Resistance to gentamicin, chloramphenicol, tetracycline, and ampicillin in broiler Salmonella isolates from select European Union countries, Iceland, and the United States. Breakpoints used for interpreting MICs were derived from the EUCAST.

Other general features of resistance in both the European Union and the United States are evident. With some exceptions, Salmonella recovered from poultry meats is generally more resistant than isolates from human infections in both regions (26, 31). Among poultry isolates, resistance levels in the European Union were generally higher in turkeys than chickens. This is comparable to what was observed in the United States, where turkey isolates tended to be the most resistant, followed by those from chicken, swine, and cattle (27). One might presume that this pattern is the result of higher antimicrobial use in turkeys than in broilers, but there have been no on-farm studies that confirm a causal relationship (52). In general, fluoroquinolone resistance is higher in the European Union, and third-generation cephalosporin resistance is higher in the United States. Other resistance patterns are compared below.

Multidrug Resistance

In 2014, 10 member states tested Salmonella against 9 classes of antimicrobials (26). Overall, only 54.8% of human isolates were susceptible to all agents tested. MDR was high overall (26.0%) in human isolates from the European Union, with very high prevalence in some countries. Among poultry sources, MDR was low in laying hens; high in broiler meat, turkey meat, and broilers; and very high in turkeys. As with other types of resistance, MDR tends to be associated with certain serovars, generally being rare in S. Enteritidis. In Europe, MDR variants of S. Kentucky (74.6%), along with monophasic S. Typhimurium I 4,[5],12:i:– (69.4%) and S. Infantis (61.9%), are especially problematic in humans. As noted above, the United States also is witnessing a rise in MDR S. Typhimurium I 4,[5],12:i:–. While S. Kentucky rarely causes human disease in the United States, it commonly exhibits MDR.

Extended-spectrum cephalosporin-resistant S. Infantis (carrying the bla_CTX-M65 gene) has emerged in the United States as a public health concern. The circulating clone is similar to an Italian strain of S. Infantis carrying the bla_CTX-M65 gene (53). While MDR S. Infantis has not increased in poultry isolates collected for NARMS surveillance, EFSA reports that S. Infantis isolates from European Union broiler meat express very high levels of MDR (>70.0%). Isolates from Italian broilers exhibit exceptionally high levels of resistance to third-generation cephalosporins, which may be characteristic of the CTX-M clone. Particularly concerning was the detection of high-level resistance to ciprofloxacin in these isolates. The clone may be limited to chickens, because no resistance to third-generation cephalosporin was detected in fattening turkeys (26).
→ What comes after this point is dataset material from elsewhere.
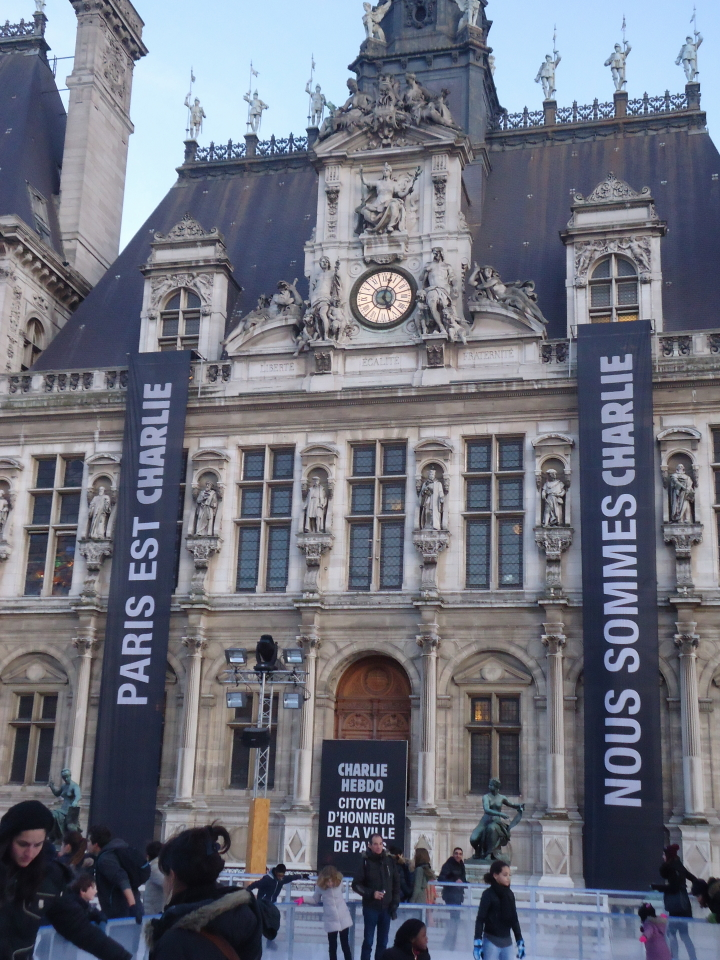 Hotel de Ville, Paris est Charlie, Nous sommes Charlie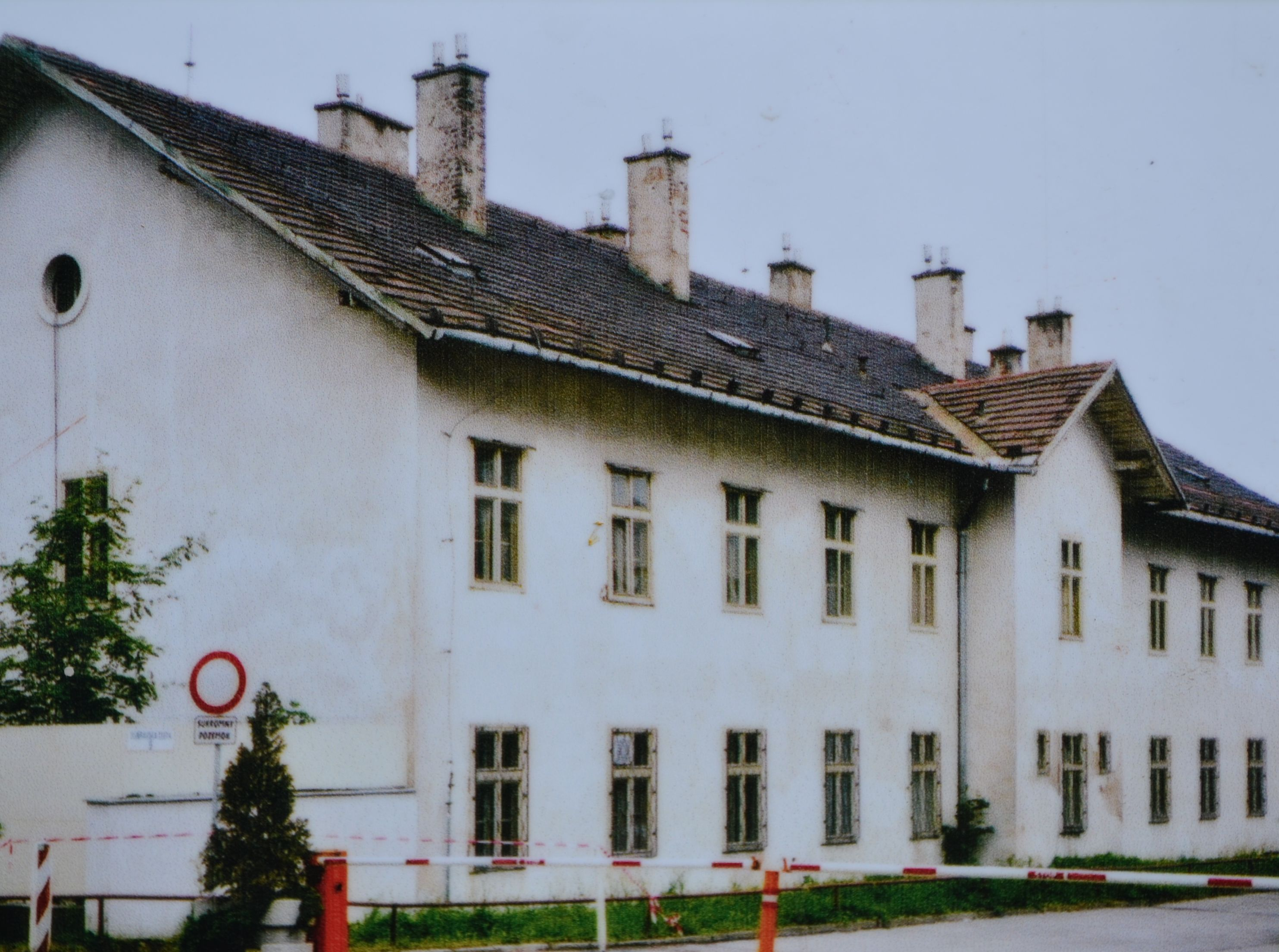 VI. mlyn. Jedna z pôvodných budov sa nachádzala na Patrónke a v druhej pol. 19. stor. sa stala súčasťou Rothových závodov na muníciu

Much of the difference in resistance among poultry isolates from the United States and the European Union is likely due to the variation in serovar profiles of poultry isolates between the two regions. S. Infantis and S. Enteritidis are among the top three serovars in chickens and chicken meats in the European Union, but in the United States, serovar Kentucky predominates. Likewise, in European Union fattening turkeys, serovars Derby, Kentucky, and Newport account for 30% of Salmonella isolates, but in the United States, serovars Hadar and Reading round out the top two in turkeys and turkey meats (31).

Quinolone Resistance

A comparison of human isolates from European countries that reported data for both fluoroquinolones and extended-spectrum cephalosporins is shown alongside the U.S. data in Fig. 6. The average resistance to extended-spectrum cephalosporins is low (1.1%) in the European Union data, while ciprofloxacin resistance was found in 8.8% of all human isolates, ranging from 0% to 19% among reporting countries compared with 4.3% in the United States. The European Union resistance to ciprofloxacin is driven in part by a high prevalence of ciprofloxacin resistance in serovar Kentucky, where 84% were resistant to ciprofloxacin. This aligns with previous findings on the establishment of ST198 S. Kentucky in humans and poultry flocks throughout Europe and other areas (23). While this strain has been found in the United States, it has predominated in travelers and imported foods (54).

FIGURE 6.

Resistance to quinolones and extended-spectrum cephalosporins in human isolates of Salmonella from select European Union countries, Norway, and the United States. Breakpoints used for interpreting MICs were derived from the EUCAST. Among critically important drugs (defined here as macrolides, fluoroquinolones, extended-spectrum cephalosporins, and carbapenems), azithromycin, meropenem, and colistin resistances were very rare and not reported in most countries. *Percentage based on reporting of either cefotaxime or ceftazidime resistance from the European Union or ceftriaxone from the United States.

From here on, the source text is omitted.